START Data to use
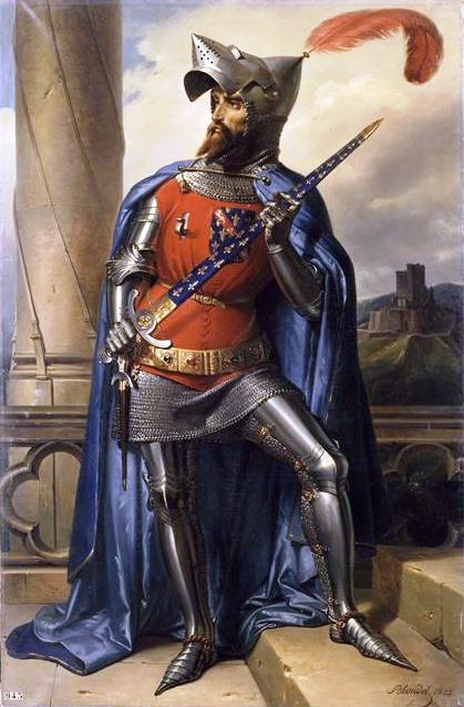 Jacques de Bourbon, comte de La Marche, Connétable de France en 1354 devant la forteresse de Château-Gaillard. Copie d'après un original jadis au château d'Eu ; commandé par Louis-Philippe pour le musée historique de Versailles en 1834.
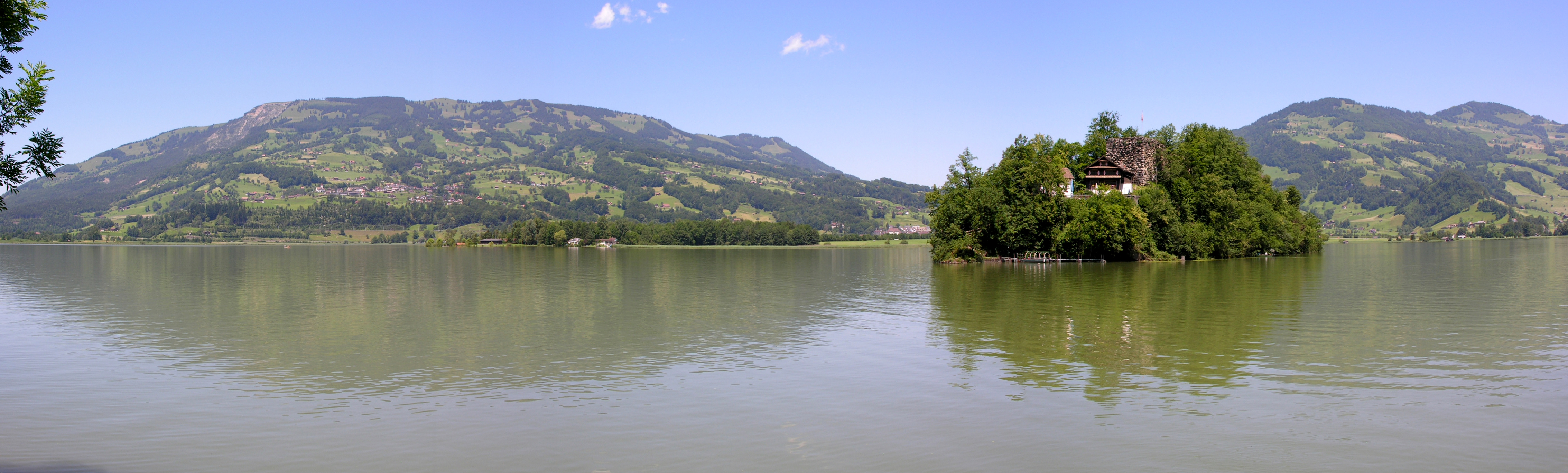 Switzerland, Kanton Schwyz, Lauerzersee
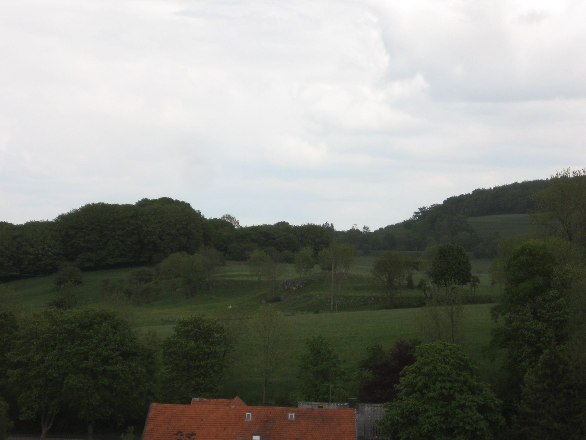 Naturschutzgebiet Brandige Mühle in Bildmitte. Im Felsbereich befinden sich Magerrasen. Unten ist das Dach von Kleinschmidts Mühle zu sehen. Waldbereich oben rechts gehört zum Naturschutzgebiet Ratmerstein.
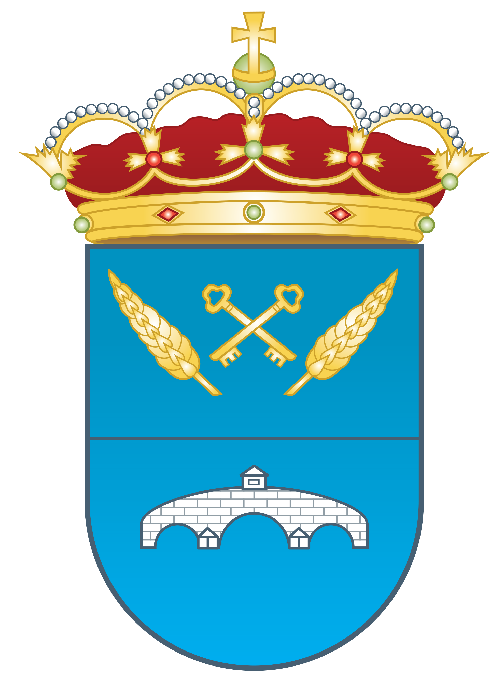 Escudo de Rojales.
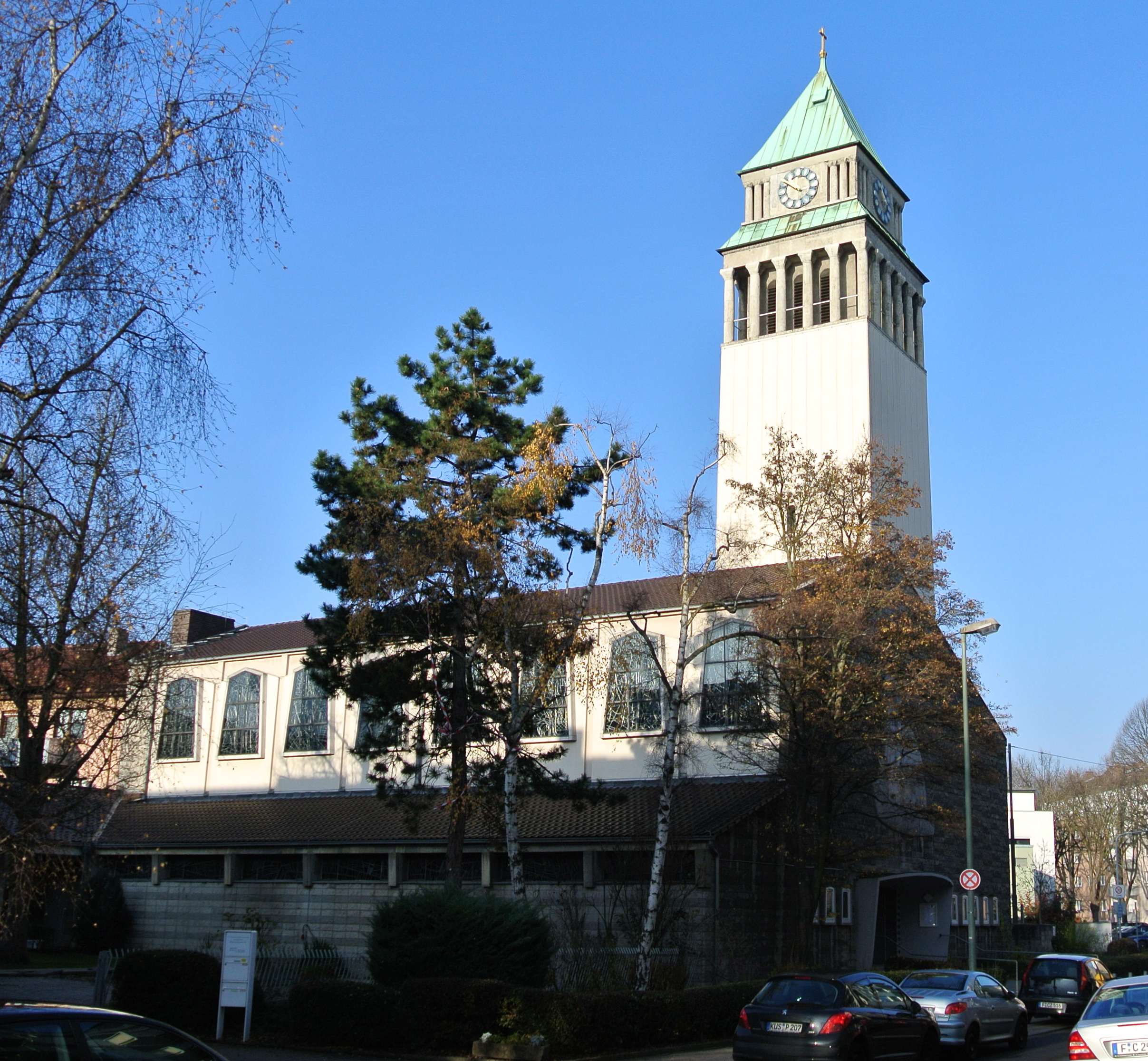 Evangelische Neue Nicolaikirche im Frankfurter Ostend 1909 von Robert Curjel erbaut, nach Kriegszerstörung 1959 von Hans Bartholmes weitgehend neu aufgebaut, Ansicht von Südosten
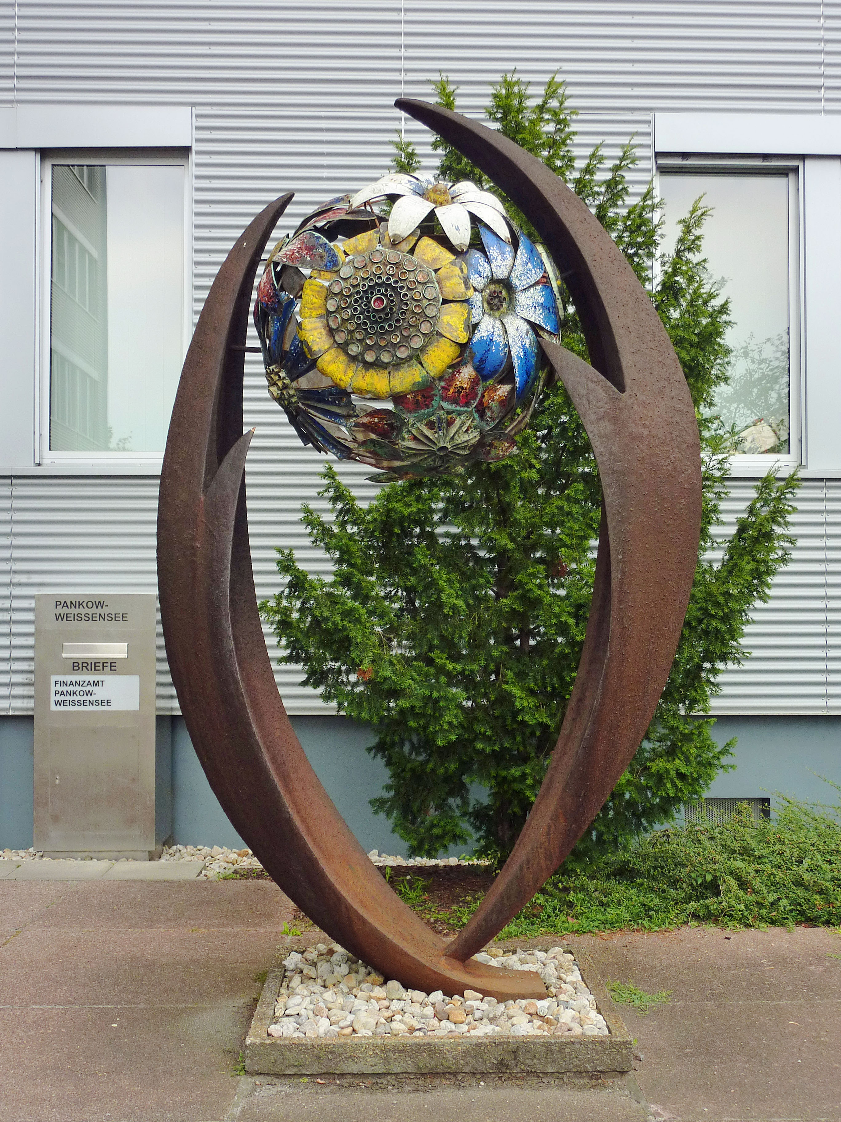 Plastik 'Blütenball' von Joachim Liebscher in der Storkower Straße 134 vor dem Finanzamt Prenzlauer Berg und Pankow/Weißensee.
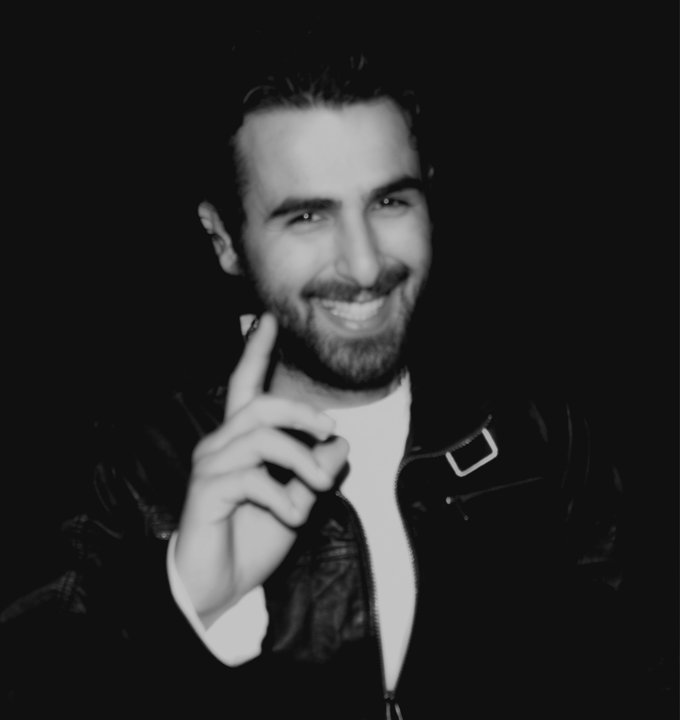 Efe Caircioglu
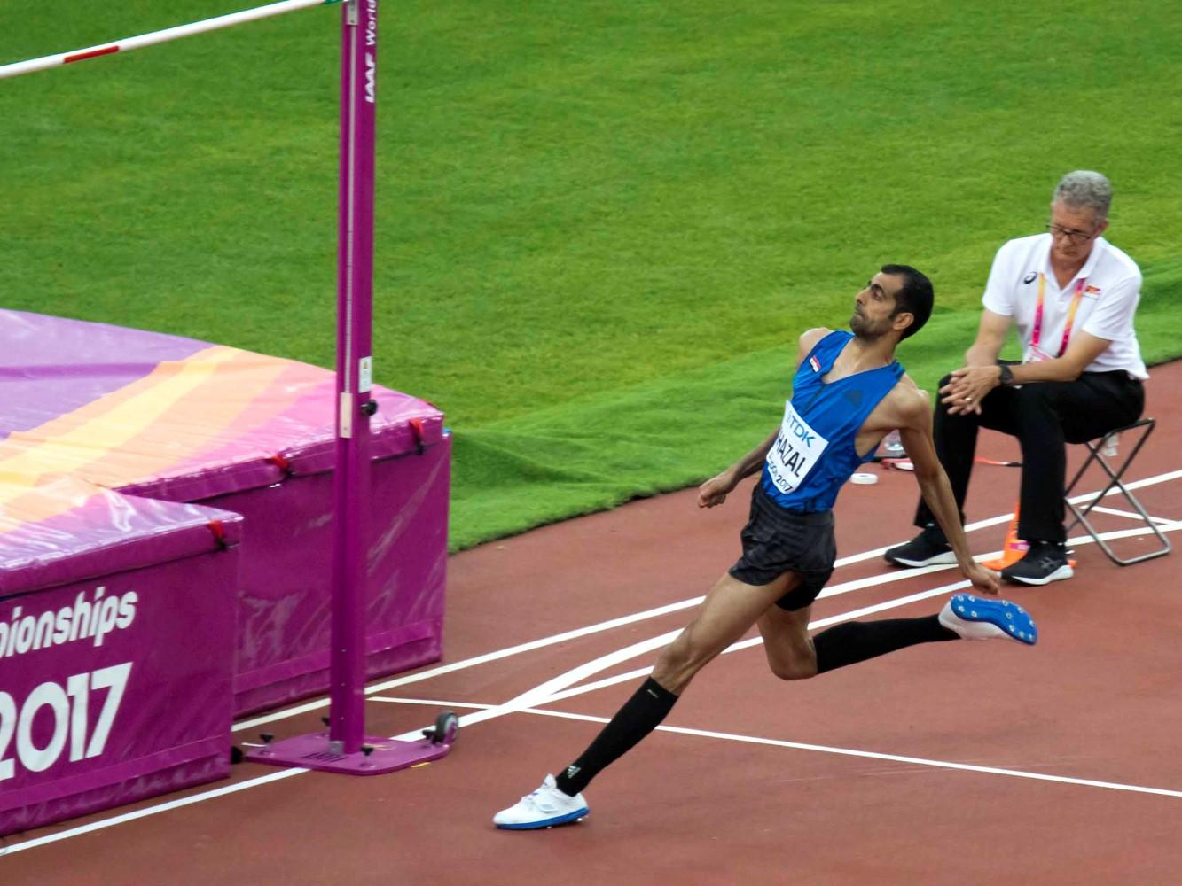 d9_2 finale hoog ghazal
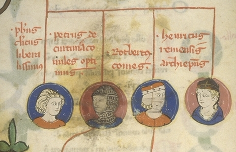 Toulouse, Bibliothèque municipale MS 450: Bernard Gui, De origine prima Francorum f 190v
END Data to use
Exercise aim
Copy needed, without pictures: the lines of the listing above from the line containing "Naturschutzgebiet Brandige Mühle" up to and including the line containing "Evangelische Neue Nicolaikirche", set down exactly.

Exercise response
 Naturschutzgebiet Brandige Mühle in Bildmitte. Im Felsbereich befinden sich Magerrasen. Unten ist das Dach von Kleinschmidts Mühle zu sehen. Waldbereich oben rechts gehört zum Naturschutzgebiet Ratmerstein.
 Escudo de Rojales.
 Evangelische Neue Nicolaikirche im Frankfurter Ostend 1909 von Robert Curjel erbaut, nach Kriegszerstörung 1959 von Hans Bartholmes weitgehend neu aufgebaut, Ansicht von Südosten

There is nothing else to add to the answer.